Panglima TNI saat itu Jend. Gatot Nurmantyo, Kapolri Jend. Tito Karnavian dan Ka BIN Budi Gunawan melarang dengan alasan keamanan dan situasi belum kondusif.
“Pak, jangan ke sana dulu. Daerah ini memang masih perlu kondisi pendekatan,” ulang Jokowi saat berdialog di depan masyarakat Indonesia di Selandia Baru (2018).
Seperti diketahui di Nduga saat itu tengah tegang karena gangguan keamanan dari Kelompok Kriminal Bersenjata (KKB)
“Pokoknya saya mau ke Nduga. Urusan keamanan itu urusanmu!” tegas Jokowi.
Dua hari kemudian Jokowi terbang menuju Kab. Nduga meninjau kondisi infrastruktur dan blusukan ke sebuah pasar. Kunjungan berjalan lancar hingga kembali ke Jakarta.
2. Kota Kabul Afganistan 2018
Presiden Jokowi mengunjungi Afganistan pada 29 Januari 2018.
Situasi Afganistan saat itu sedang mencekam. Delapan hari sebelum Jokowi mendarat, Hotel Intercontinental diledakkan dan menewaskan lebih dari 20 orang. Kelompok Taliban diklaim berada di aksi peledakan tersebut.
Tiga hari sebelumnya sebuah bom mobil Kabul. Sehari sebelumnya terjadi ledakan di Kabul yang menewaskan lebih dari 100 orang. Bahkan sebelum Jokowi mendarat ada penyerangan ke Akademi Militer di Afganistan.
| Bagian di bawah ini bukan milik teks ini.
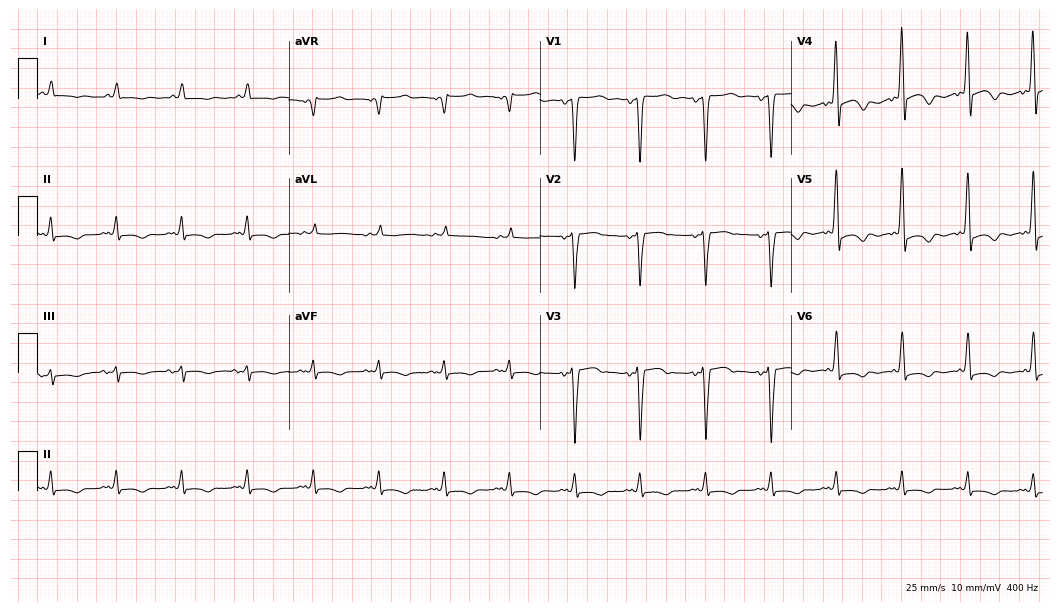
Standard 12-lead ECG recorded from a male, 84 years old. None of these six findings is recorded: first-degree AV block, right bundle branch block, left bundle branch block, sinus bradycardia, atrial fibrillation, sinus tachycardia.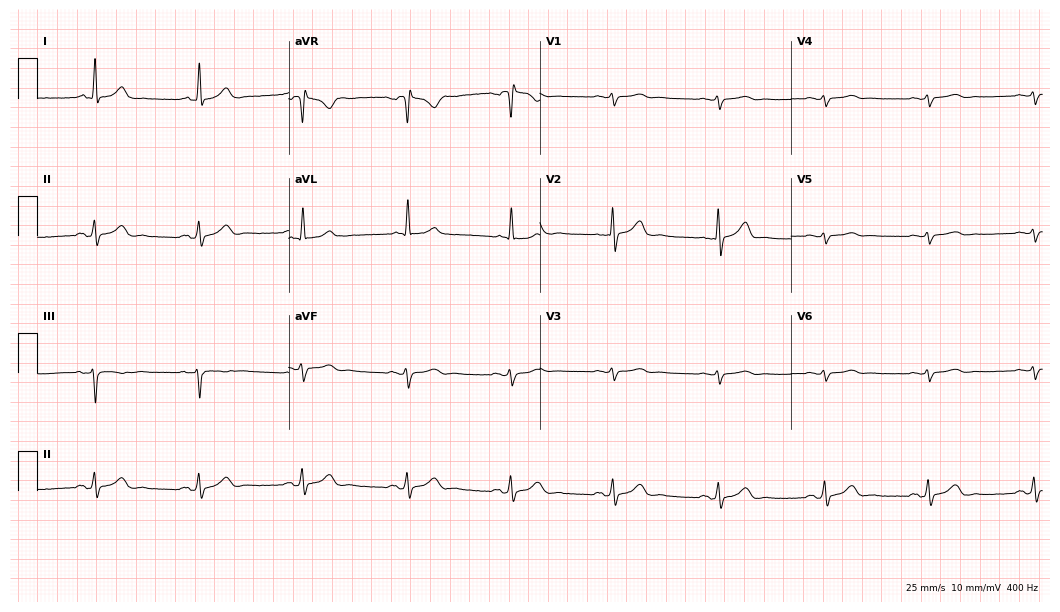
Resting 12-lead electrocardiogram. Patient: a man, 59 years old. Read as a normal ECG.

Rombongan Jokowi harus dikawal kendaraan lapis baja dan dua unit helikopter terbang di atas mobil Jokowi dari bandara ke Istana Kepresidenan Afganistan.
Nekadnya lagi, Jokowi menolak menggunakan rompi antipeluru. Bahkan saat kunjungan ke pasar pun Jokowi tetap menolak menggunakan rompi anti peluru.
Kunjungan itu dinilai berani karena AS, Inggris, Perancis, Australia, Swiss, Selandia Baru dan Swiss justru mengeluarkan travel warning ke Afganistan.
Saat itu Afganistan diguncang aksi penyerangan oleh kelompok ISIS dan Taliban.
3. Laut Natuna Utara 2016, 2017 dan 2018
Awalnya adalah adanya kapal ikan Tiongkok yang masuk perairan Laut Natuna. TNI Angkatan Laut mengirim KRI Imam Bonjol-383 dan menembak kapal ikan bernama Han Tan Cou tersebut.
Konflik yang terjadi pada 23 Juni 2016 ini kemudian mendapat reaksi dari Tiongkok dengan mengirimkan kapal-kapal laut tempurnya sebagai balasannya.
Tiongkok mengatakan bahwa perairan tersebut adalah wilayah penangkapan ikan tradisionalnya.
Presiden Jokowi tidak gentar. Bersama para menteri, Kapolri dan Panglima TNI, Jokowi terbang ke Natuna dan mengadakan rapat khusus di KRI Imam Bonjol-383.
Rapat khusus tersebut membahas percepatan pembangunan di Natuna. Kehadiran Jokowi di KRI Imam Bonjol-383 tersebut merupakan kode keras bagi Tiongkok, bahwa perairan Natuna adalah milik Indonesia.
Oktober 2016 dan Mei 2017 Jokowi kembali mengunjungi Natuna. Dua agenda tersebut untuk meninjau kesiapan alat-alat tempur dan meninjau latihan tempur TNI AU di perairan Natuna.
Pada 8 Januari 2018, untuk keempat kalinya Jokowi mengunjungi Kab. Natuna. Kali ini untuk meninjau Sentra Kelautan dan Perikanan Terpadu (SKPT) di Selat Lampa, Natuna, bertemu ratusan nelayan dan membagikan sertifikat tanah.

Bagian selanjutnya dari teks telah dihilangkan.